I am trying to find an algorithm for finding an optimal solution to a puzzle of a given format. The 7 by 6 puzzle board is made out of the following pieces:
Tears and grommets can be rotated and moved around the board, but spools, tie-offs and blockers cannot.
A simple example of the puzzle in it's starting state is:
While a more complicated version and a possible solution is:
The puzzle is scored by how many pieces are used in the solution (more is better) and how quickly the puzzle is solved.
I have so far written functions to detect and read in the board, as well as a function to check that the board is valid.
In order to solve the board, I have so far tried a brute force method, which randomly shuffled and rotated the movable pieces in the puzzle and then checked if the result was a valid solution, but this was fairly slow even for the simple boards, and extremely slow for more complex boards, and of course, did not come up with an optimal solution.
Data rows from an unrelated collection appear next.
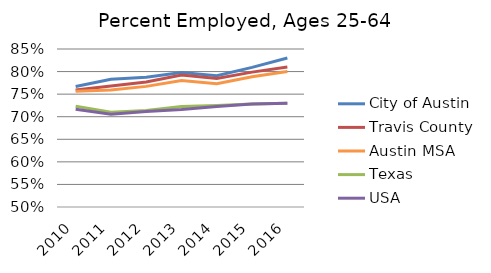
| Category | City of Austin | Travis County | Austin MSA | Texas | USA |
|---|---|---|---|---|---|
| 2010.0 | 0.767 | 0.759 | 0.756 | 0.723 | 0.716 |
| 2011.0 | 0.783 | 0.768 | 0.759 | 0.71 | 0.705 |
| 2012.0 | 0.788 | 0.777 | 0.767 | 0.714 | 0.712 |
| 2013.0 | 0.798 | 0.792 | 0.78 | 0.723 | 0.716 |
| 2014.0 | 0.791 | 0.785 | 0.773 | 0.725 | 0.723 |
| 2015.0 | 0.809 | 0.799 | 0.788 | 0.728 | 0.728 |
| 2016.0 | 0.83 | 0.81 | 0.8 | 0.73 | 0.73 |
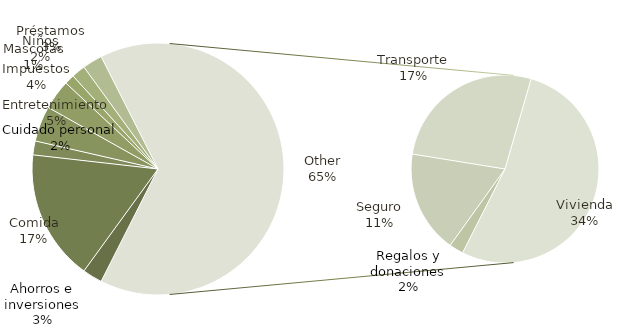
| Category | Total |
|---|---|
| Ahorros e inversiones | 200 |
| Comida | 1320 |
| Cuidado personal | 140 |
| Entretenimiento | 358 |
| Impuestos | 300 |
| Mascotas | 100 |
| Niños | 140 |
| Préstamos | 200 |
| Regalos y donaciones | 125 |
| Seguro | 900 |
| Transporte | 1375 |
| Vivienda | 2702 |

I then refined it a bit by excluding obvious wrong piece placements, but this was still over a second for small boards, and anywhere from 5 to 30 seconds for larger boards, and was also not an optimal solution.
I have heard about possibly using various path finding algorithms such as Djikstra's or A* but I'm struggling to see how these algorithms can be used to find the longest valid path, especially when branching pieces such as the 'T' and '+' pieces come into play.
Any help would be much appreciated!